Friday, 1 July 2011


Potiche is a word for “decorative vase” but also a term for “trophy wife” and Suzanne Pujol (Catherine Deneuve) is just that. When her husband is taken hostage by the workers at his umbrella factory she takes over and is given a chance to unlock her potential. The year is 1977 and womankind still has a lot to prove, especially in this provincial French setting. Amidst the rampant sexism she goes from strength to strength in this feelgood French flick. Fabrice Luchini gives good sleaze as her husband and Gerard Depardieu plays the local mayor who has some nice chemistry with Deneuve.

The film’s seventies theme offers a camp charm. It’s not a particularly subtle comedy (it has all the hallmarks of a play and was adapted from one) but the key players do not descend into farcical performances. Deneuve in particular gives a quietly effective performance. While her unfabled beauty may have diminished, her acting has only got better.

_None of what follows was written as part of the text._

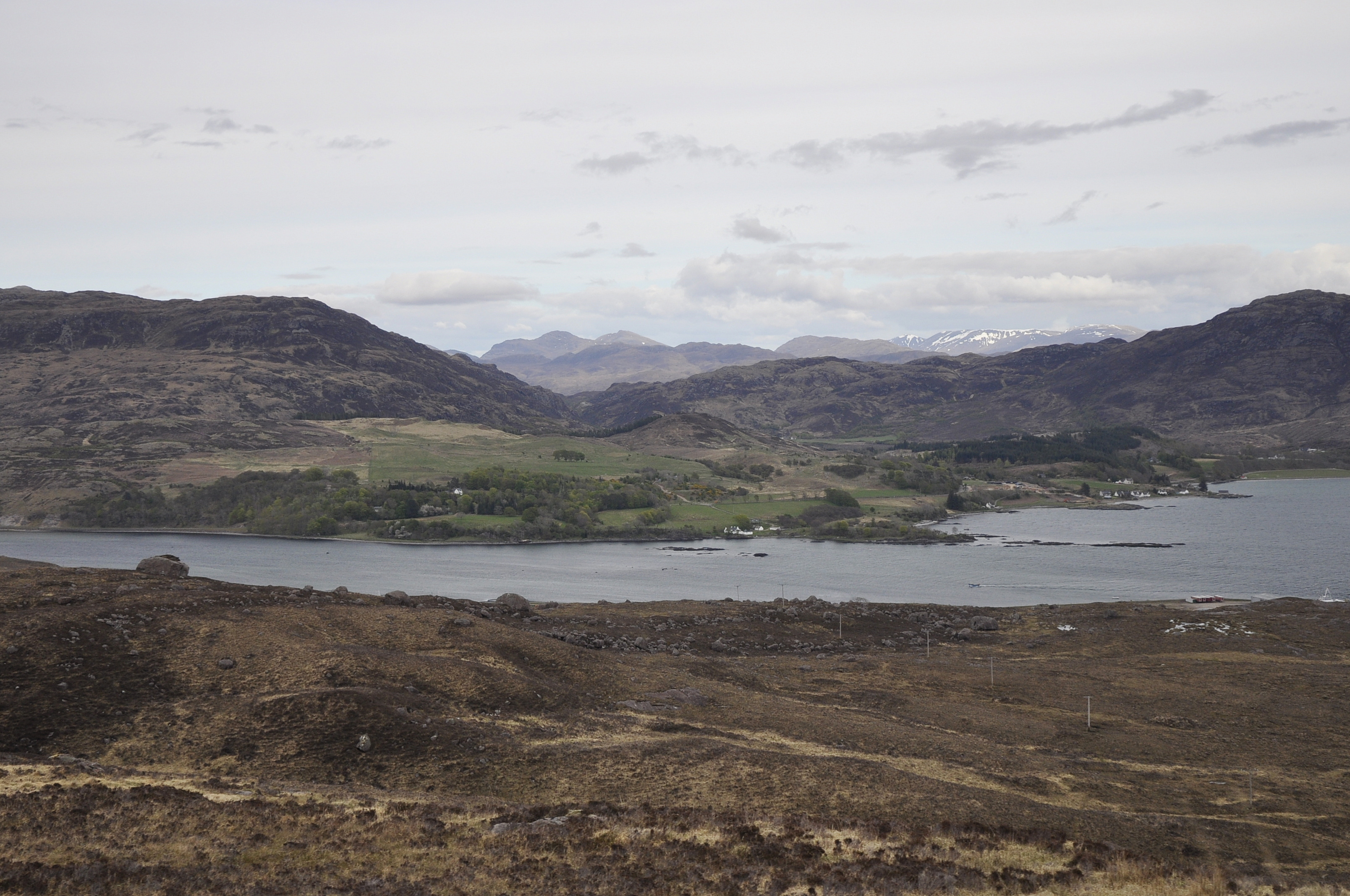 Loch Kishorn vanaf Bealach na Bà, Highland, Schotland

Alongside the main equal rights issue, Potiche gives us a look at a politically-divided 1970s France. This aids the film’s jocular nature, supplying us with some fun - let’s face it – stereotypes and director Francois Ozon gets away with it because it’s a period piece. Nothing offensive occurs, mind. It is sweet and un-cynical but at the same time has an important (and still relevant) message. Sometimes it takes a story from more prejudiced times to throw a spotlight onto the same problems occurring today. But first and foremost it’s a real giggle and I’d recommend this to anyone old enough to read the subtitles.